By: Robert Davis

Hawaii already has several bills aimed at restricting gun rights circulating in its legislature, but now lawmakers are cutting to chase.

"This week, a resolution was introduced in the Hawaii state Senate calling on the U.S. Congress to change or repeal the Second Amendment,” NRA-ILA reports. “Senate Concurrent Resolution 42, introduced by Senators Stanley Chang (D-9) and Karl Rhoads (D-13), would urge the U.S. Congress to adopt an amendment to eliminate the individual rights of citizens.”

The resolution states:

BE IT RESOLVED by the Senate of the Thirtieth Legislature of the State of Hawaii, Regular Session of 2019, the House of Representatives concurring, that the United States Congress is urged to propose and adopt a proposed amendment to the United States Constitution pursuant to article V of the United States Constitution to clarify the constitutional right to bear arms; and

BE IT FURTHER RESOLVED that the United States Congress is requested to consider and discuss whether the Second Amendment of the United States Constitution should be repealed or amended to clarify that the right to bear arms is a collective, rather than individual, constitutional right; and

BE IT FURTHER RESOLVED that certified copies of this Concurrent Resolution be transmitted to the President Pro Tempore of the United States Senate, Speaker of the United States House of Representatives, Members of the Hawaii congressional delegation, and the Governor.

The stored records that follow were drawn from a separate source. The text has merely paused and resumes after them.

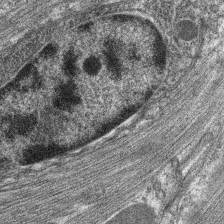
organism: C. elegans
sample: Pharynx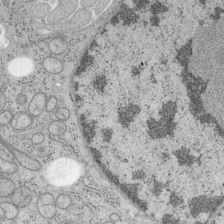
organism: Mouse
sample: OT-I killer T cells with ID8 ovarian cancer cells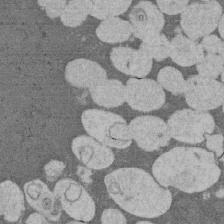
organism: Rat
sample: Salivary granule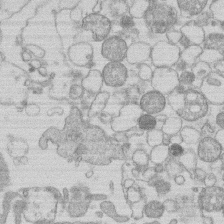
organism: Human
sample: Macrophage cells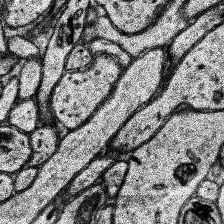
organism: Human
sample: Temporal Lobe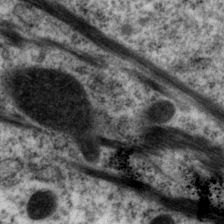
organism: P. pacificus
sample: Pharynx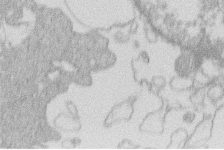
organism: Human
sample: Macrophage cells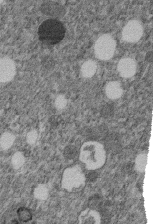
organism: C. elegans
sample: C. elegans embryo early stage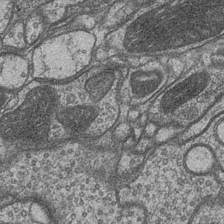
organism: Drosophila
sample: Optic medulla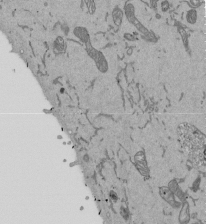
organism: Mouse
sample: ED-1 cell nuclei; centrioles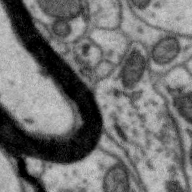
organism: Zebra finch
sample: Brain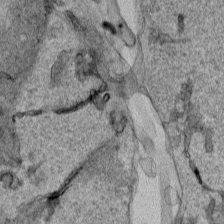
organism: Human
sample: Mitochondria in HCT116 cells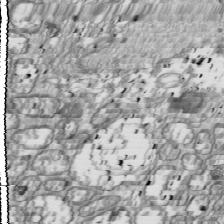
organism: Drosophila
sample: Cell division; meiosis; drosophila spermatocytes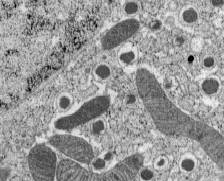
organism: C57BL Mouse
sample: Pancreatic islet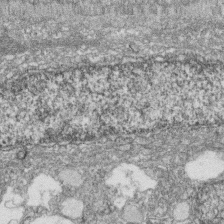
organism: Zebrafish
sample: Cilia; retinal pigment epithelium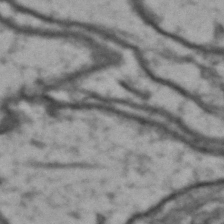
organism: Drosophila
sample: Brain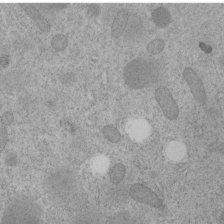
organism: C. elegans
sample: C. elegans embryo early stage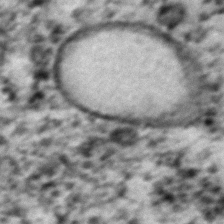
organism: C. elegans
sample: C. elegans embryo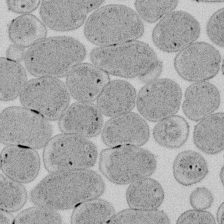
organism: E. coli
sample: Bacterial nucleoid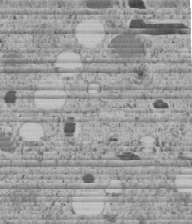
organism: C. elegans
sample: C. elegans embryo early stage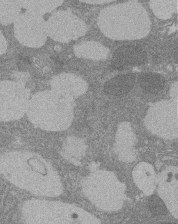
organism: Rat
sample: Salivary granule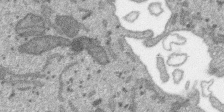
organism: Human
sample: Lung epithelial cells infected with SARS-CoV-2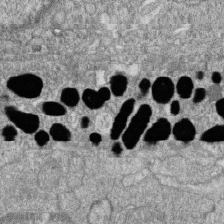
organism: Zebrafish
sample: Cilia; retinal pigment epithelium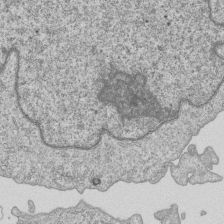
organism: Human
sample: MDA-MB-231 cells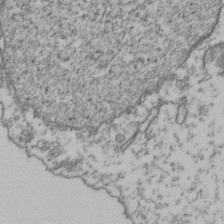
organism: Human
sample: Activated Jurkat CD4+ T cells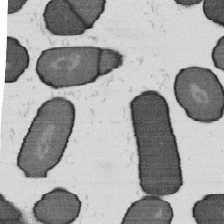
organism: B. subtilis
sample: Bacterial spore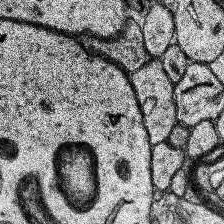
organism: Human
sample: Temporal Lobe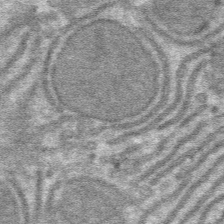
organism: Mouse
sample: Mouse hepatocytes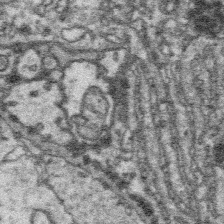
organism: Platynereis dumerilii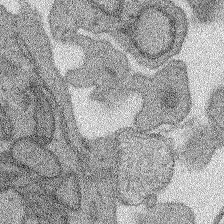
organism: Human
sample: HeLa cells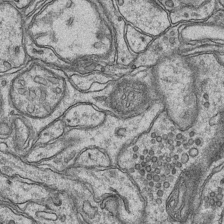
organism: Mouse
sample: CA1 Hippocampus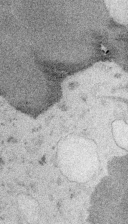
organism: Embia sp.
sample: Silk gland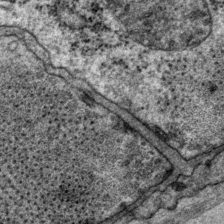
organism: P. pacificus
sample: Pharynx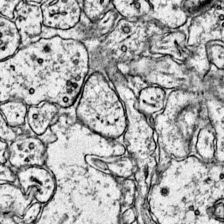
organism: Mouse
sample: Primary visual cortex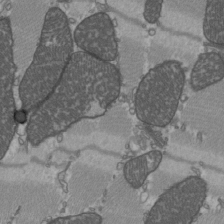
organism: C57BL Mouse
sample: Heart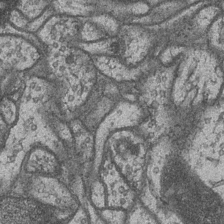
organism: Drosophila
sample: Optic medulla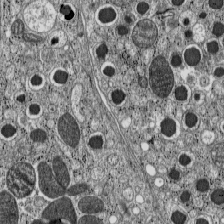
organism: C57BL Mouse
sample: Pancreatic islet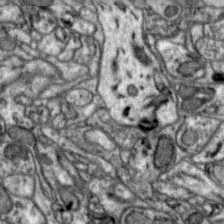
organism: Zebra finch
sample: Brain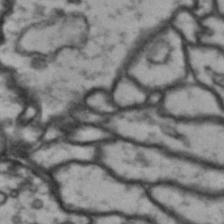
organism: Drosophila
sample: Brain

“Now, this is just a resolution and isn’t binding. Further, it was just proposed yesterday,” Bearing Arms reports. “Still, it’s very problematic. It’s a clear effort to repeal the Second Amendment.

Remember all the anti-gun activists who said they didn’t want to ban guns? Remember all the people who called the National Rifle Association and people like us paranoid because we opposed gun control and argued the endgame was to repeal the Second Amendment?

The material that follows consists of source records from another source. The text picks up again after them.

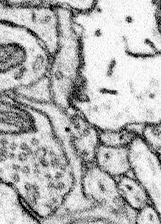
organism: Mouse
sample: Somatosensory cortex neuropil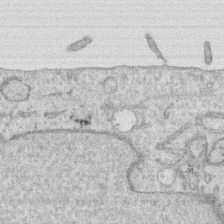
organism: Human
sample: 1205lu cells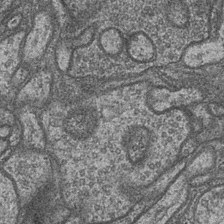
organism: Drosophila
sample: Optic medulla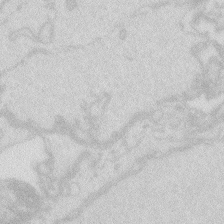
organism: Zebrafish
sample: Macrophage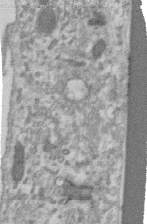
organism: Human
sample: Centriole in RPE cells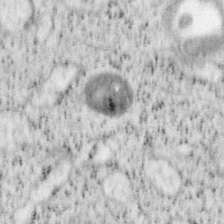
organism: Mouse
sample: OT-I killer T cells with ID8 ovarian cancer cells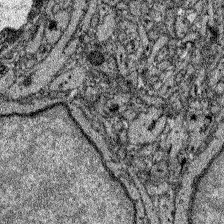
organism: Zebrafish
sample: Larval olfactory bulb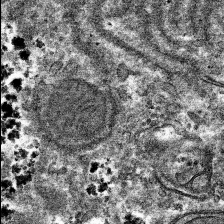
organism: Mouse
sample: Mouse hepatocytes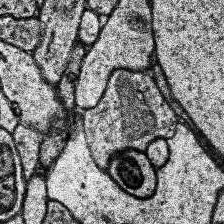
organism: Human
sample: Temporal Lobe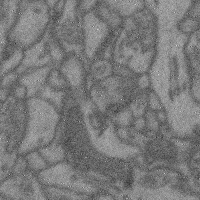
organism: Mouse
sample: Cerebral cortex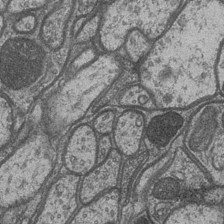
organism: Drosophila
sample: Optic medulla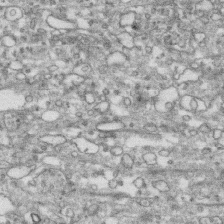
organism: Human
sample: CRL-1474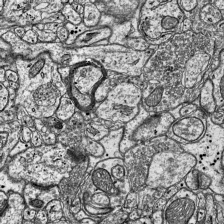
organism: Mouse
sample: Visual Cortex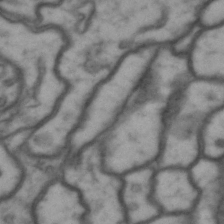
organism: Drosophila
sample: Brain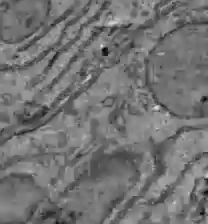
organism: C57BL Mouse
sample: Liver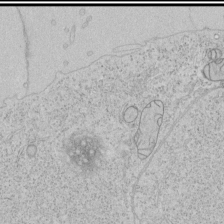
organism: Human
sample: Mitochondria in HCT116 cells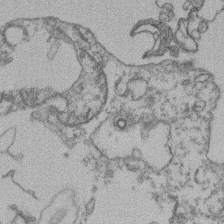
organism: Mouse
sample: T cell stromal cell synapse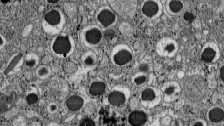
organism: C57BL Mouse
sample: Pancreatic islet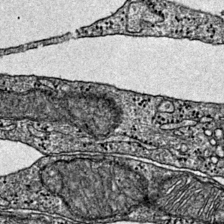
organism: Mouse
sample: Primary visual cortex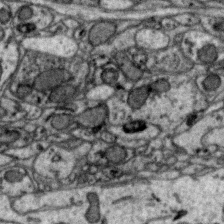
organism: Zebra finch
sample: Brain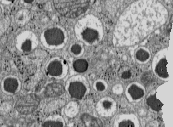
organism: C57BL Mouse
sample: Pancreatic islet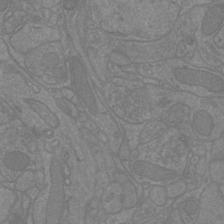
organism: Mouse
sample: Cortical neurons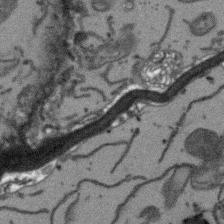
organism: Arabidopsis thaliana
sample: Root tip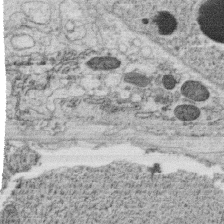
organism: C. elegans
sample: C. elegans oocyte; sperm cells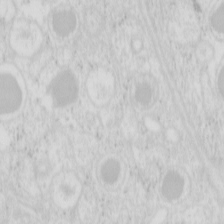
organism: Mouse
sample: Pancreas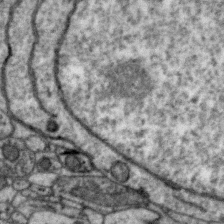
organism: Zebra finch
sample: Brain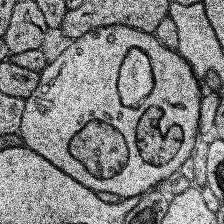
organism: Human
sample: Temporal Lobe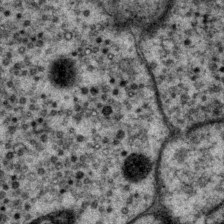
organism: P. pacificus
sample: Pharynx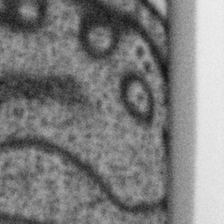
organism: Gemmata obscuriglobus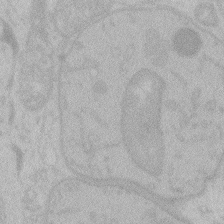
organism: Zebrafish
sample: Macrophage infected with Toxoplasma gondii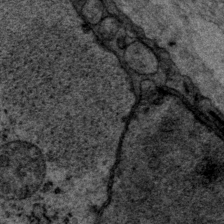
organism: P. pacificus
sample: Pharynx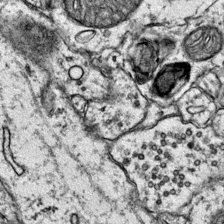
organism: Mouse
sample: Primary visual cortex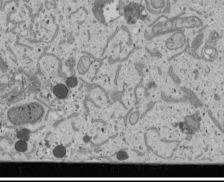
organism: Human
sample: Mitochondria in U2OS cells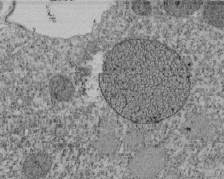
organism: Tetrahymena
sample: Cilia in tetrahymena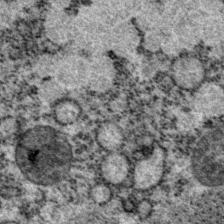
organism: P. pacificus
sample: Pharynx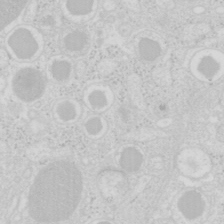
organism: Mouse
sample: Pancreas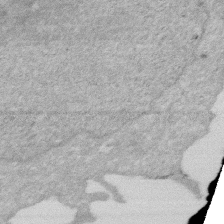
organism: Human
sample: HIV infected U937 cells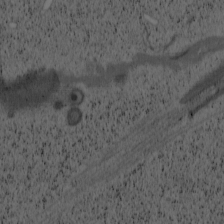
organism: African green monkey
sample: COS-7 cells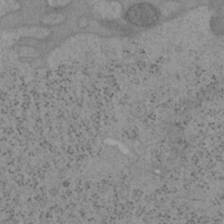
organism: Mouse
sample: OT-I killer T cells with ID8 ovarian cancer cells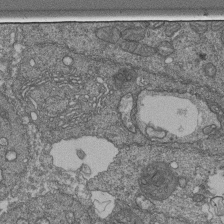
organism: Human
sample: Retinal organoid Rod and Cone cells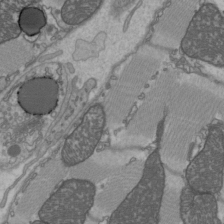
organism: C57BL Mouse
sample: Heart

This proves all of those people wrong. Every damn one of them.

More Gun Control Bills, Ethics Complaints
Last month, the Hawaii Firearms Coalition is filing an ethics complaint after more than 700 pages of testimony went missing from the state’s Senate Public Safety Committee’s records, arguing the Senate violated their right to free speech.

“People were very upset,” Andrew Namiki Roberts, director of Hawaii Firearms Coalition, told Gunpowder Magazine. “We made a promise that their voices were going to be heard, and to be told after the fact that their testimony wouldn’t be included was a slap in the face.”

Roberts and his supporters went to the capitol to testify against four gun control bills. NRAILA.com reports on them:

SB 556 would “require notification to the Terrorist Screening Center of the FBI before a determination can be made to issue or deny a firearm permit,” “This legislation is unnecessary, as notification is already provided when utilizing the National Instant Check System (NICS), which Hawaii utilizes as part of the background check inquiry. Any determination based solely on inclusion on this list would violate a person’s right to due process.”

SB 600 would prohibit anyone under the age of 21 from registering a firearm, including military personnel who move their firearms to the island.

SB 621 would make it a misdemeanor if an individual failed to report a missing weapon within 24 hours, including in cases of robbery.

SB 1466 would establish a red flag gun confiscation law, meaning third parties could accuse someone of being unfit to possess a gun, and that person could have his or her gun(s) confiscated based on an accusation, not on a conviction.

“State legislators are supposed to hear testimony, but look around the country – many of them are acting like rulers and deciding what to do based on what they think is best, not what their constituents want,” Roberts said.

Roberts wore a body camera to confront Sen. Clarence Nishihara (D-Waipahu), chairman of the committee, about the missing testimony, and posted it on the Coalition’s website.

In the video, a clerk for Nishihara tells Roberts the committee was no longer using the direct testimony email address through which the Coalition told its members to submit their testimony. The clerk claims the information came directly from Nishihara.

Committee rules state that email is an acceptable way by which to submit testimony. The state website states, however, that the preferred method of communication is through the capitol website, so emails can be stored electronically.
According to Nishihara’s clerk, the committee email system was having problems filtering the testimony into the right folders. A lot of testimony was incorrectly moved into the “junk” folder. The committee has stopped checking that inbox because of the problems.

“This testimony is the voice of the people, and they must be given a chance to speak,” Roberts said.

Hawaii News Now reported the Senate has since added the missing testimony to the public record, though it is unclear how much testimony on other bills has been affected by this problem.

NRA-ILA reported that “the Hawaii state Senate Committee on Public Safety, Intergovernmental and Military Affairs passed three anti-gun bills out of committee,” and that S.B. 600, S.B. 621, and S.B. 1466 are headed for a vote on the Senate Floor.